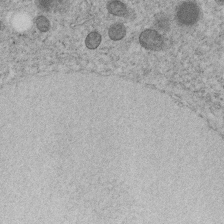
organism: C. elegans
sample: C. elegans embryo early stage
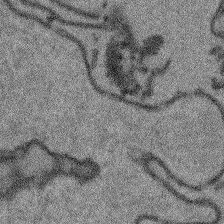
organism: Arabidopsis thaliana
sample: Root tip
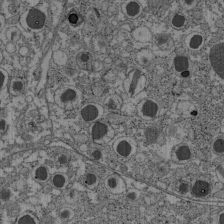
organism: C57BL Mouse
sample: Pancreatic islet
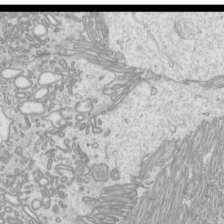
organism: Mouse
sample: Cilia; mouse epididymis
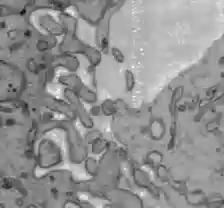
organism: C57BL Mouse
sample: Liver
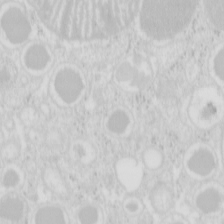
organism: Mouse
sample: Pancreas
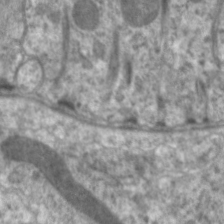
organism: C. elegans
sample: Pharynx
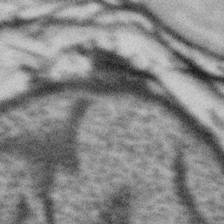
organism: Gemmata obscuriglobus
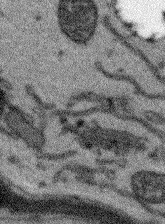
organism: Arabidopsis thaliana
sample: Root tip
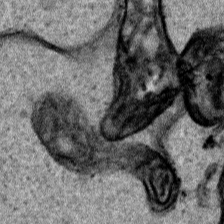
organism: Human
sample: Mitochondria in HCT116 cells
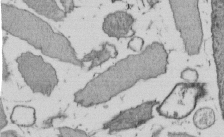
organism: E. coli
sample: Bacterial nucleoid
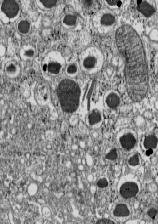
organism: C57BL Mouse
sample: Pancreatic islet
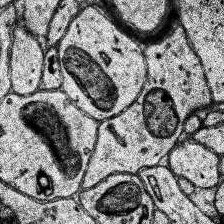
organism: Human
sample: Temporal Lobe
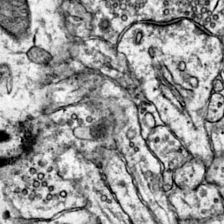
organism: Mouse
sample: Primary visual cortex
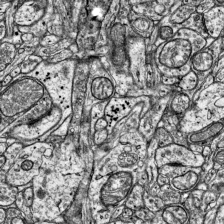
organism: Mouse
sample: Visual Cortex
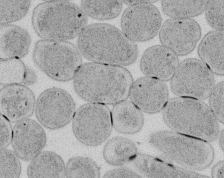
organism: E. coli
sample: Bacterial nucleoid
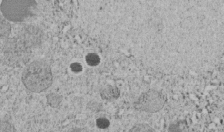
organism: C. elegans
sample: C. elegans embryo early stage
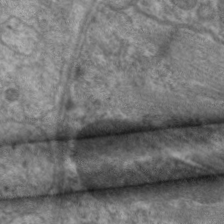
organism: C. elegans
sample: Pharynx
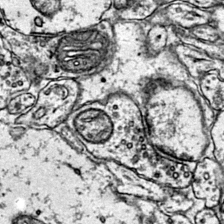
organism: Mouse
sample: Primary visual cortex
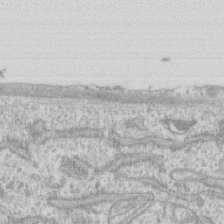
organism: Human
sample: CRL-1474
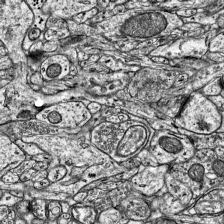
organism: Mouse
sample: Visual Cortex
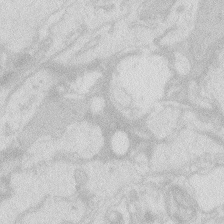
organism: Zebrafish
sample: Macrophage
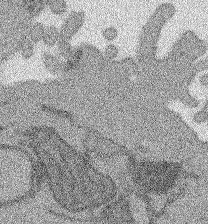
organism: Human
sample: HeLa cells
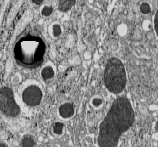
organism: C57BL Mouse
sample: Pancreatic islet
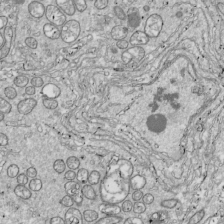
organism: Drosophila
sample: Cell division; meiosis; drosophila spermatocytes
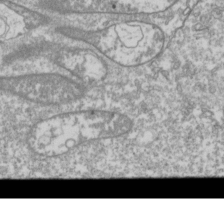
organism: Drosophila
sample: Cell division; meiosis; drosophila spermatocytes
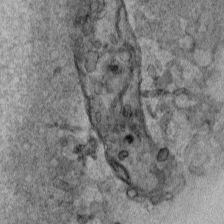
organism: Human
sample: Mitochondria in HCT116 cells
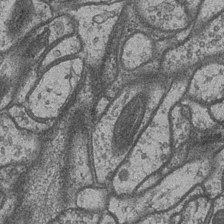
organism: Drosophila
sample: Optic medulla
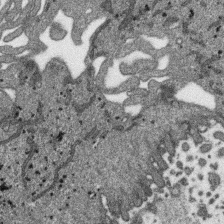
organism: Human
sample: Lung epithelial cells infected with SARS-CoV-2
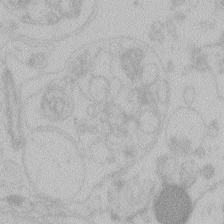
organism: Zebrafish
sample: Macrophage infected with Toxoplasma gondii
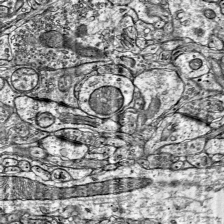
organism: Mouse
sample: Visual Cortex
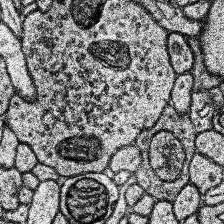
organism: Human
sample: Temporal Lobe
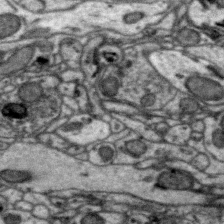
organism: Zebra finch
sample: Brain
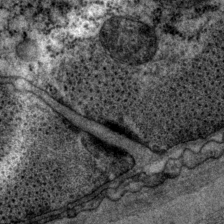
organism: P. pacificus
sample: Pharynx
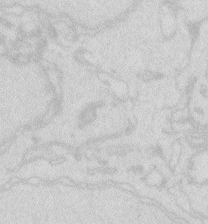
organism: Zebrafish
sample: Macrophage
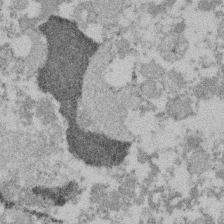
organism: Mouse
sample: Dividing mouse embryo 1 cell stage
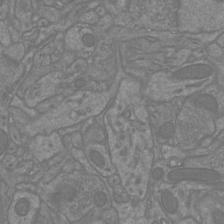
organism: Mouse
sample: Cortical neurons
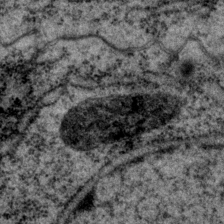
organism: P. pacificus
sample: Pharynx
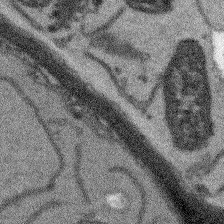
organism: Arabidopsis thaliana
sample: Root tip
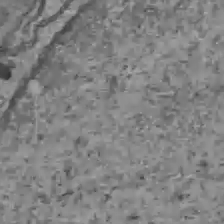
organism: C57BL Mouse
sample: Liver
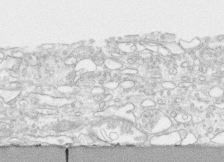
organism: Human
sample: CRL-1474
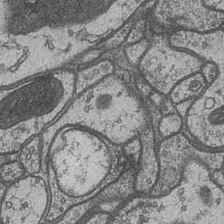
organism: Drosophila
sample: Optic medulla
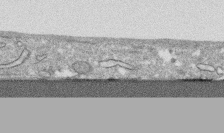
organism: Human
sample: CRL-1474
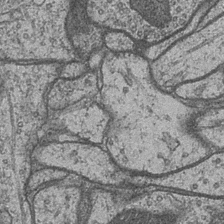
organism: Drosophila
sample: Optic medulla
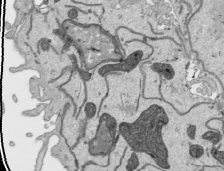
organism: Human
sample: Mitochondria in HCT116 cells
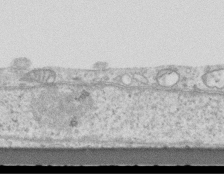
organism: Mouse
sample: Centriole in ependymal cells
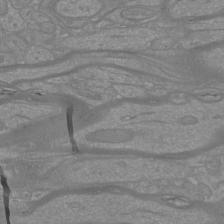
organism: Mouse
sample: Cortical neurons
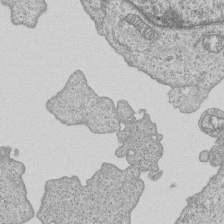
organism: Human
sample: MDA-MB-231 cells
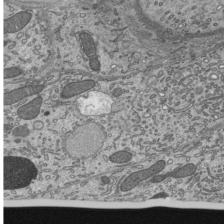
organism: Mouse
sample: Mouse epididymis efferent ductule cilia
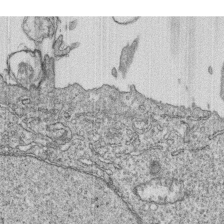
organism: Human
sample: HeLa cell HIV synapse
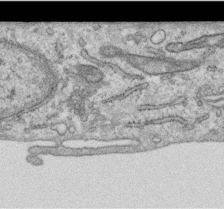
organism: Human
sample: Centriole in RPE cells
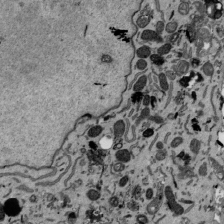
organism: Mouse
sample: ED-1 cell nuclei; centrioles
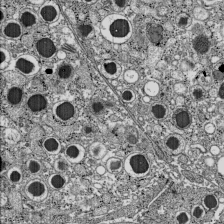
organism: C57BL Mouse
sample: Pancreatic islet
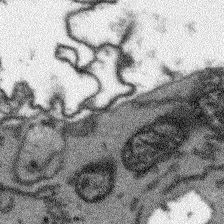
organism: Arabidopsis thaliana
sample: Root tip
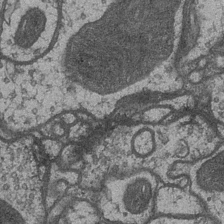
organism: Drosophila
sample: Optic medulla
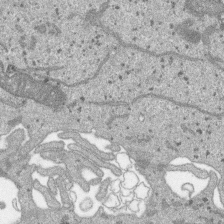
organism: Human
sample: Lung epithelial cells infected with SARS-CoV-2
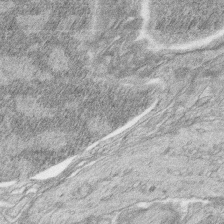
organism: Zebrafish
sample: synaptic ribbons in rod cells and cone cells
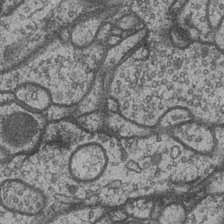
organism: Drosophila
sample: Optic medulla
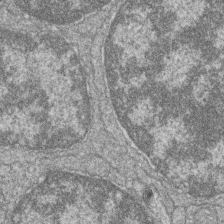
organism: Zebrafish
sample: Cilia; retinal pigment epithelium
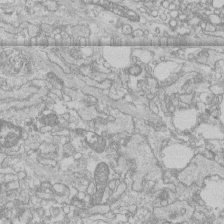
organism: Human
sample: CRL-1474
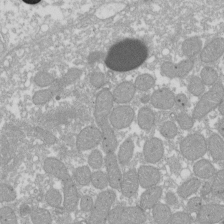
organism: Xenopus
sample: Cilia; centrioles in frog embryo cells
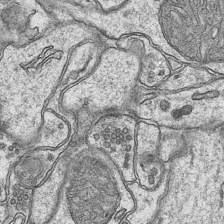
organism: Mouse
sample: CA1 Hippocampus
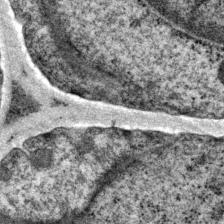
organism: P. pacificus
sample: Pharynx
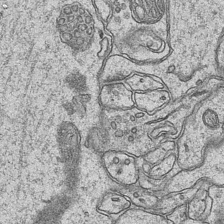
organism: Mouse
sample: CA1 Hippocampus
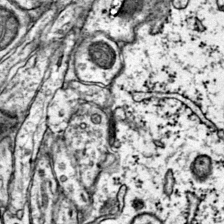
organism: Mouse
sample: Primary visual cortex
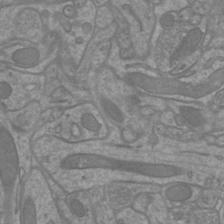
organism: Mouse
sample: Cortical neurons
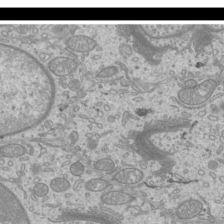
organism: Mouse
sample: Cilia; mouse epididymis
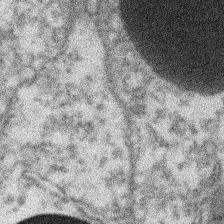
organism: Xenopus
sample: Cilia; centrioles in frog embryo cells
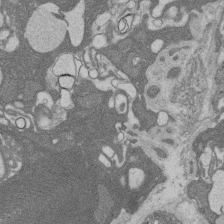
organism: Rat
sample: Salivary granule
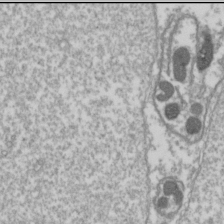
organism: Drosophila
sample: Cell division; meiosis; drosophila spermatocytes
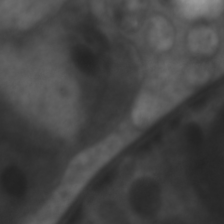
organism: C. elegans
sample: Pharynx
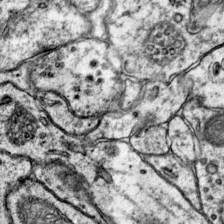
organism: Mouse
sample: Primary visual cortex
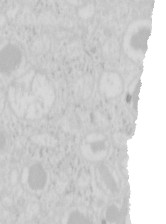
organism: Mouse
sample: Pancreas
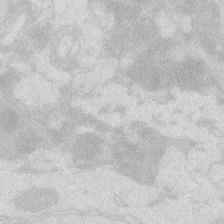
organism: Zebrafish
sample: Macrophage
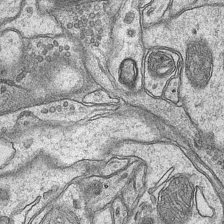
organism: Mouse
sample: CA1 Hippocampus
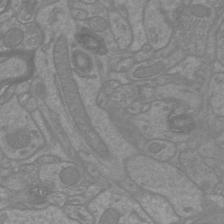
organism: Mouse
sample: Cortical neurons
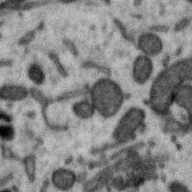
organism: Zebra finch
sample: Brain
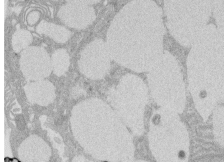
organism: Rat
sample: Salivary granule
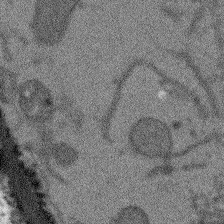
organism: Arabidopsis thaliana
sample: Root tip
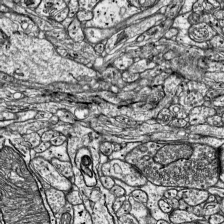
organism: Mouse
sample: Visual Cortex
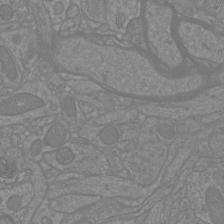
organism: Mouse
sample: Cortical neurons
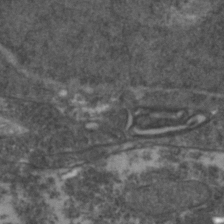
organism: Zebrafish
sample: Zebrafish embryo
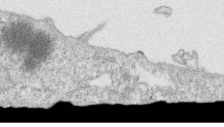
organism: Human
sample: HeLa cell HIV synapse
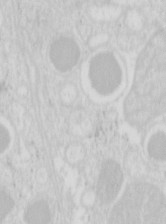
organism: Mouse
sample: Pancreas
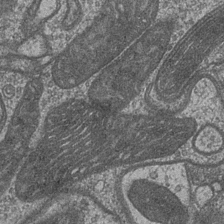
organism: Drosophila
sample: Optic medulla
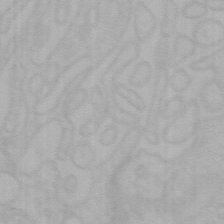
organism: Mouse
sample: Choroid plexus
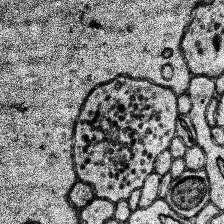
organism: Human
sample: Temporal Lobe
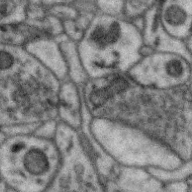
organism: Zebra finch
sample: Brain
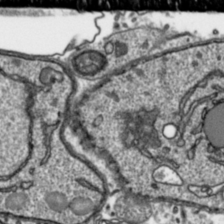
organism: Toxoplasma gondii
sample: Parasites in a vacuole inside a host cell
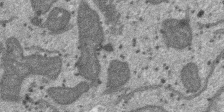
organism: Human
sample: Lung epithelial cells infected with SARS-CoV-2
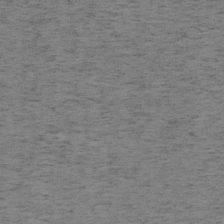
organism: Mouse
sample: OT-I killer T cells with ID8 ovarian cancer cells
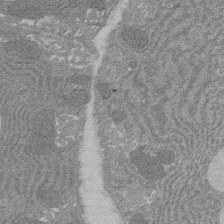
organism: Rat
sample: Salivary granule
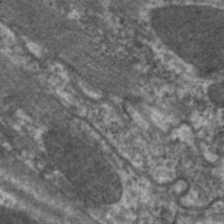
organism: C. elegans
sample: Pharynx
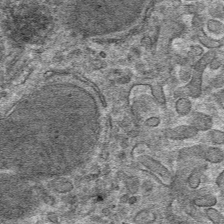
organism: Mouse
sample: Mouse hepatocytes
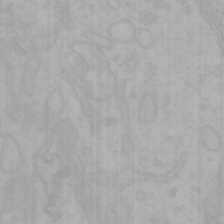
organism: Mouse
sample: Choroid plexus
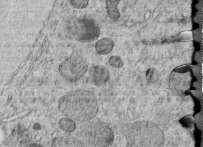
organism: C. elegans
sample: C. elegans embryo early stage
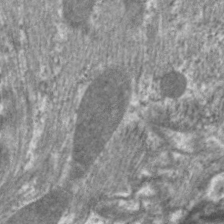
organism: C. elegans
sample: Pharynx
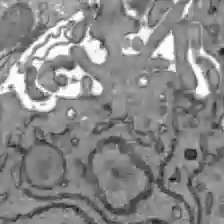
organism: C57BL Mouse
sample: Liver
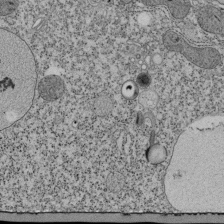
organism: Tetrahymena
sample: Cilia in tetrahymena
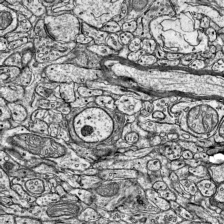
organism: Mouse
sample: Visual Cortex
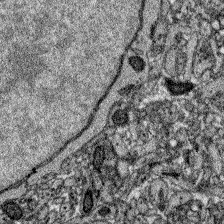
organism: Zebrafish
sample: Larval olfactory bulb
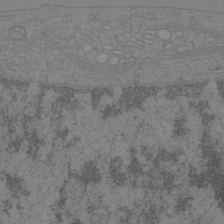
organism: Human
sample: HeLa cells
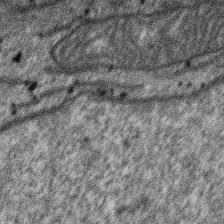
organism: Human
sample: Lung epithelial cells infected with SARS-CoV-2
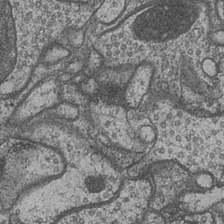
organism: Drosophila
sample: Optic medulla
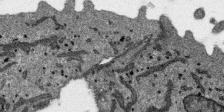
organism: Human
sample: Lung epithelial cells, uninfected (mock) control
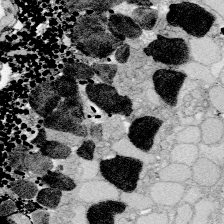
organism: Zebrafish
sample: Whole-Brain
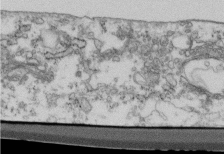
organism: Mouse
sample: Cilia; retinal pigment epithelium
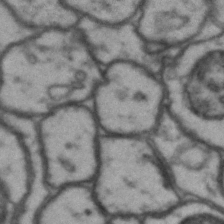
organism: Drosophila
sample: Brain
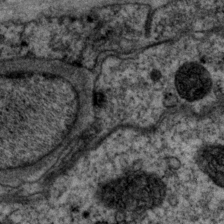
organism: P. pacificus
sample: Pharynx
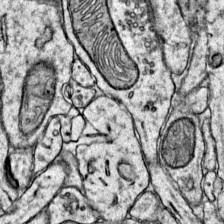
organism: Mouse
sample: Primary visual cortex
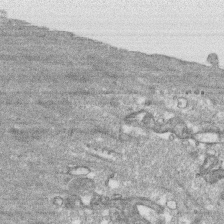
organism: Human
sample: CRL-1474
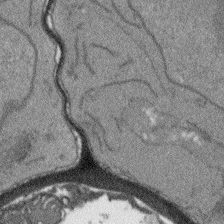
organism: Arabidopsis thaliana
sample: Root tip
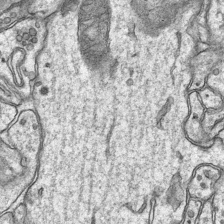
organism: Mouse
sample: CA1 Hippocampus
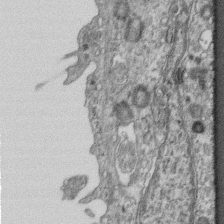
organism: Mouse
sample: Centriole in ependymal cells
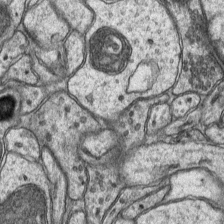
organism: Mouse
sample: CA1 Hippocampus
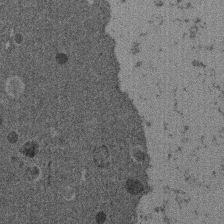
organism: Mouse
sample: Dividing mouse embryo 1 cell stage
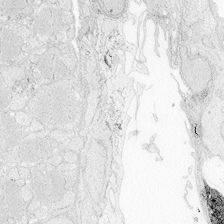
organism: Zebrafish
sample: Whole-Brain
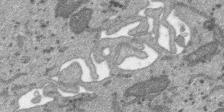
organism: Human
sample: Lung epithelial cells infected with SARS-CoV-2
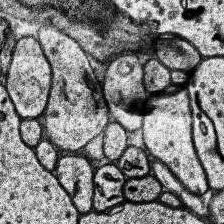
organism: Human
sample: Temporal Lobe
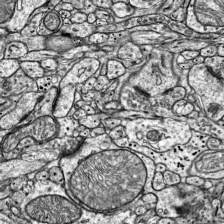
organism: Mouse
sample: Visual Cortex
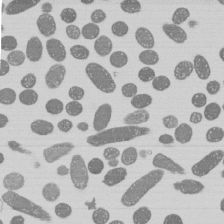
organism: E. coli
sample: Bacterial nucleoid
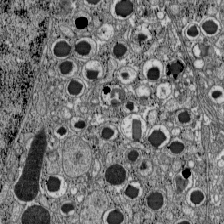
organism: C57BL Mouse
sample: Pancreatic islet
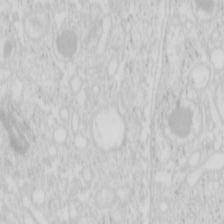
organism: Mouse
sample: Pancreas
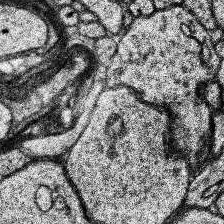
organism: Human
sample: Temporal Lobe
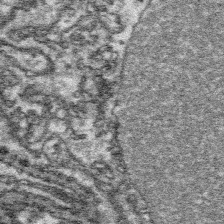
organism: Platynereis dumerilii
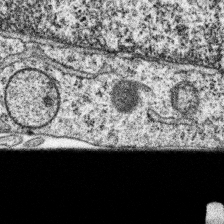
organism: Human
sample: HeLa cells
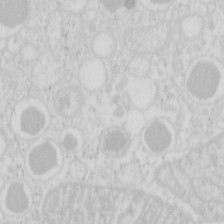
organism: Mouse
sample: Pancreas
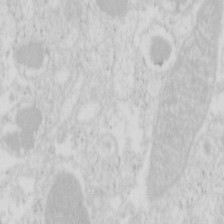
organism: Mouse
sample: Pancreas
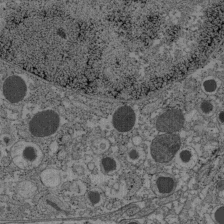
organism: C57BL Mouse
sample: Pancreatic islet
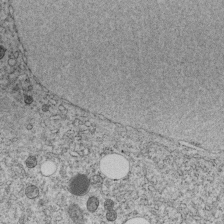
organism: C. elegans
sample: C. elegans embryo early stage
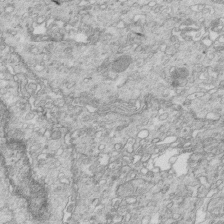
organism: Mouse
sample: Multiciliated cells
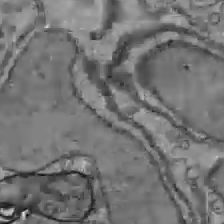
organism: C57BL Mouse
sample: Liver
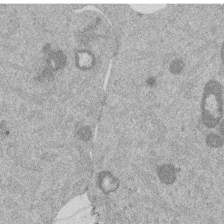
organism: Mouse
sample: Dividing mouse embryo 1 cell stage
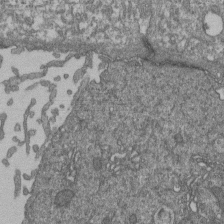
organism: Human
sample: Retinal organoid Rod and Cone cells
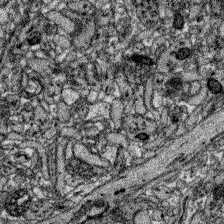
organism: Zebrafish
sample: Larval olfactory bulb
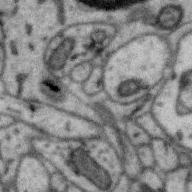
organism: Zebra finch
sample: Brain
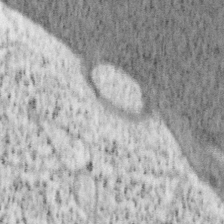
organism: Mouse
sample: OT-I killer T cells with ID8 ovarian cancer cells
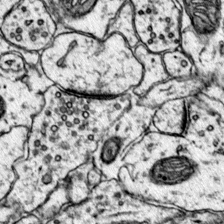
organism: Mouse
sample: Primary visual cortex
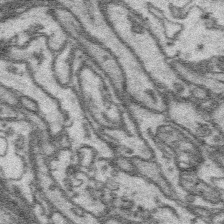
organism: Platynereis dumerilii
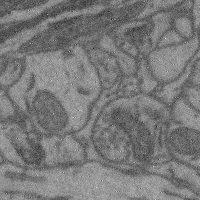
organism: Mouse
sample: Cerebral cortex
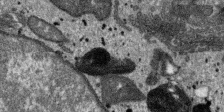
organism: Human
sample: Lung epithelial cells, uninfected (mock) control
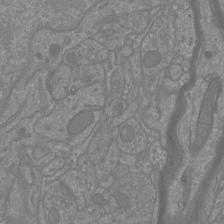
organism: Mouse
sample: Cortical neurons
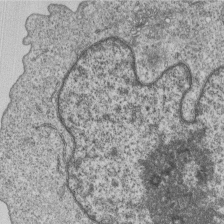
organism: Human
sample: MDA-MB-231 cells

About this task: Copy every line exactly, from the opening line of the entries down to the line holding "organism: Gemmata obscuriglobus", and keep the pictures out.

Result of the task:
organism: C. elegans
sample: C. elegans embryo early stage
organism: Arabidopsis thaliana
sample: Root tip
organism: C57BL Mouse
sample: Pancreatic islet
organism: Mouse
sample: Cilia; mouse epididymis
organism: C57BL Mouse
sample: Liver
organism: Mouse
sample: Pancreas
organism: C. elegans
sample: Pharynx
organism: Gemmata obscuriglobus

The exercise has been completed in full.